▶ _HOW TO COMPLETE THIS TASK_
An unchanged copy of each entry below is needed; keep the pictures out of it.

▶ _INPUT DATA_
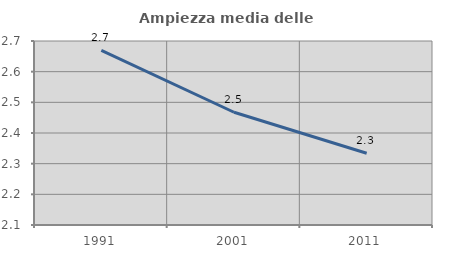
| Category | Ampiezza media delle famiglie |
|---|---|
| 1991.0 | 2.67 |
| 2001.0 | 2.468 |
| 2011.0 | 2.334 |

▶ _EXPECTED ANSWER_
| Category | Ampiezza media delle famiglie |
|---|---|
| 1991.0 | 2.67 |
| 2001.0 | 2.468 |
| 2011.0 | 2.334 |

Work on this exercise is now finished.